I wanna crawl in your skin and have dreams about Bobby Kennedy tonight.
I wish I had my old roomstes number so I could send him pictures from lastnight... I had a blast banging his "true love" now that I think about it we're even don't worry about that gas bill you didn't pay. Ur girl worked it off!
i blew a .213 what kind of thug blows the compton area code exactly? this guy
This girl just stopped in the middle of a sentence because of my blue eyes. She said she got lost in them. I am laying pipe tonight.
If I had a dollar for every time i woke up screaming for my pants i"d have enough money to buy all the beer I stole last night.
Do you think I should still be the condom fairy for Halloween even though I'll be like.. Almost 8 months pregnant?
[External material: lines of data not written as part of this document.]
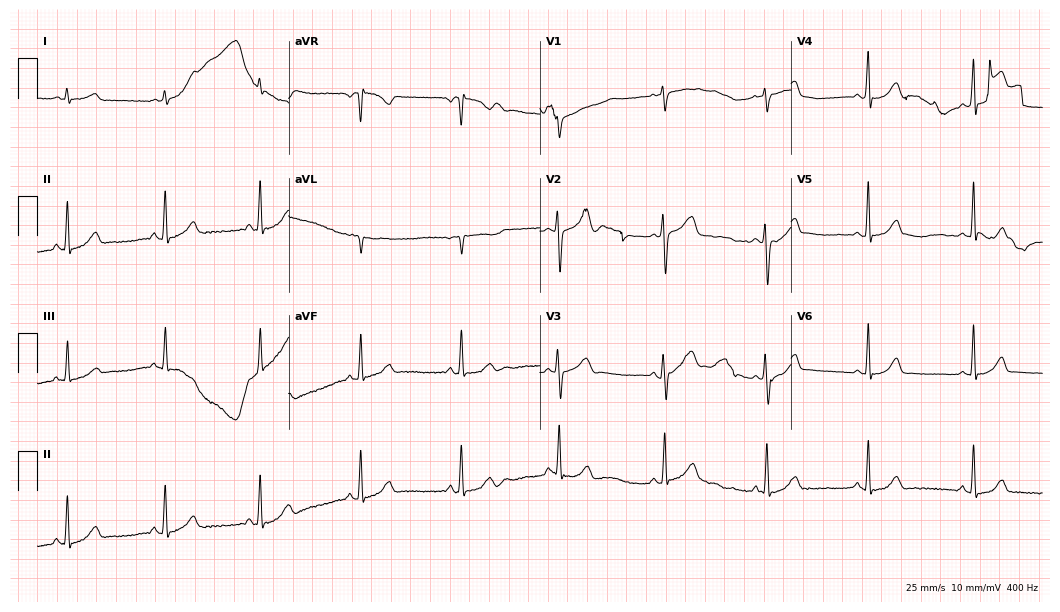
12-lead ECG (10.2-second recording at 400 Hz) from a female patient, 26 years old. Labelled as a normal ECG.
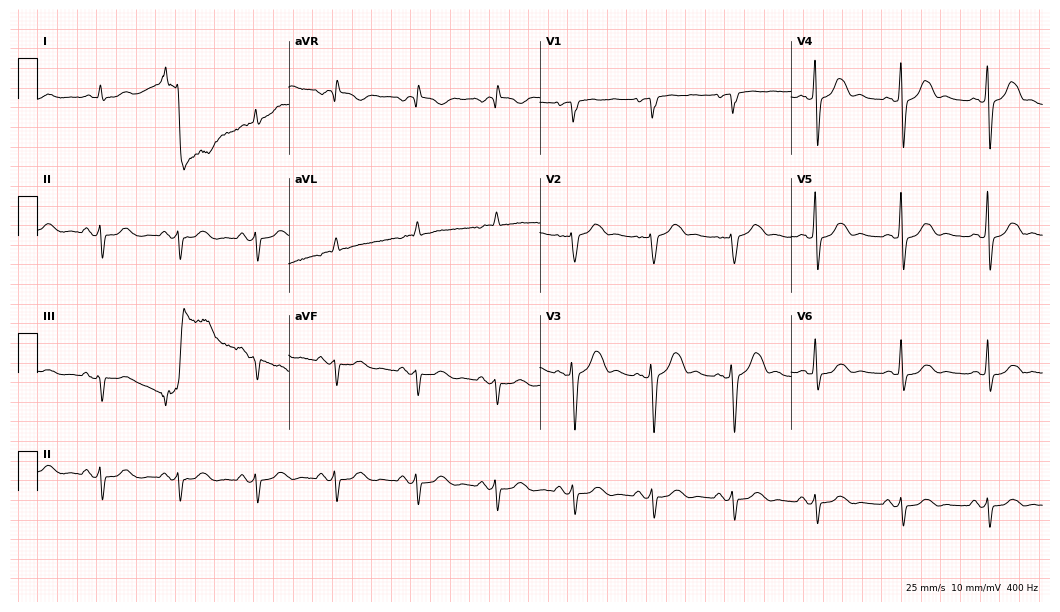
12-lead ECG (10.2-second recording at 400 Hz) from a 67-year-old man. Screened for six findings — first-degree AV block, right bundle branch block, left bundle branch block, sinus bradycardia, atrial fibrillation, sinus tachycardia — none is recorded.
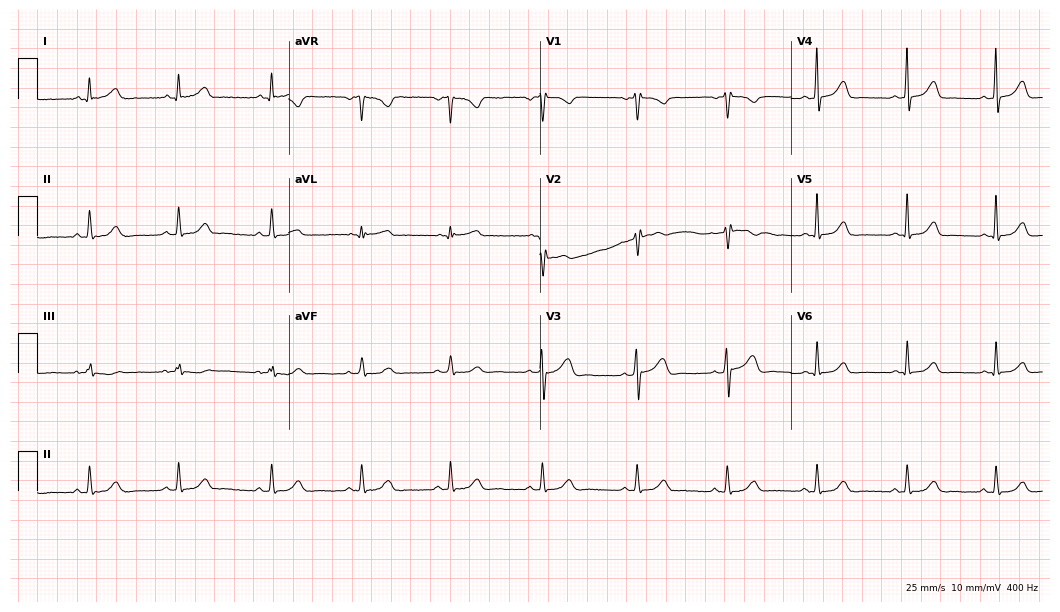
Standard 12-lead ECG recorded from a 43-year-old female (10.2-second recording at 400 Hz). None of these six findings is recorded: first-degree AV block, right bundle branch block, left bundle branch block, sinus bradycardia, atrial fibrillation, sinus tachycardia. Findings outside these six are not listed.
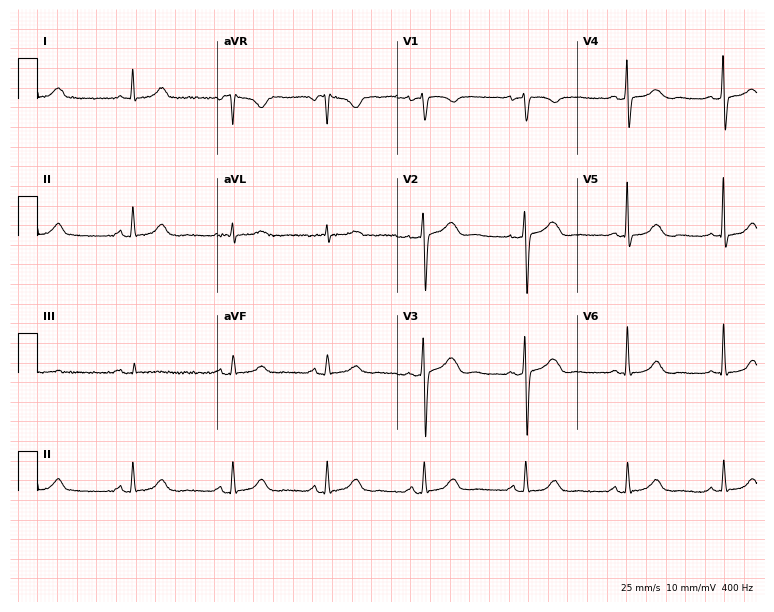
Resting 12-lead electrocardiogram. Patient: a female, 58 years old. Read as a normal ECG.
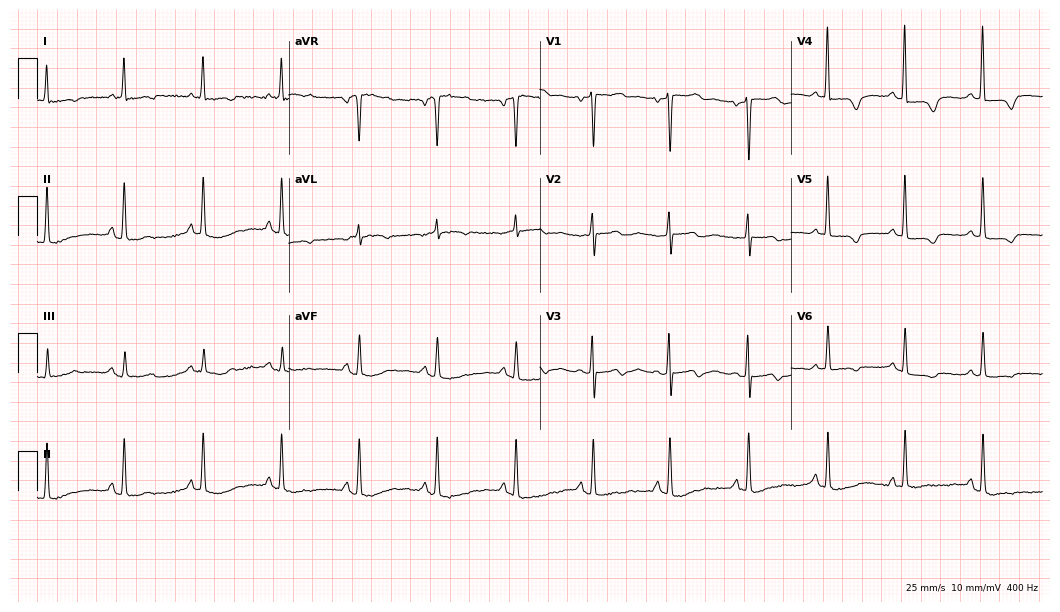
Electrocardiogram (10.2-second recording at 400 Hz), a female patient, 70 years old. Of the six screened findings (first-degree AV block, right bundle branch block (RBBB), left bundle branch block (LBBB), sinus bradycardia, atrial fibrillation (AF), sinus tachycardia), none is recorded. Other findings, if any, are not listed.

I just sneezed and it made my entire body ache. Hungover is an understatement
do you remember your solution to not spill your drinks last night? .. Shots, that way you wouldnt have time to spill them. i love your drunken logic haha
i've now hooked up with two guys who have tattoos of their sister's names...so that's a reality i have to live with...
Is this like a preordered booty call?
I almost got decked by a guy who looked like Mr. Clean. How was your night?
I feel like a grown up and it scares me so I'm hiding out in the bathroom stall and messaging you
i found 4 slices of pizza in my toaster, and a can of unopened soup in my blender.. wtf?
I had nothing but condoms at the checkout, then grabbed a pack of Orbitz gum and said "gotta protect from bad breath" felt like a boss
I just found a live peacock hanging out behind the bar. I coerced it into my car and now I have a peacock bro that lives with me.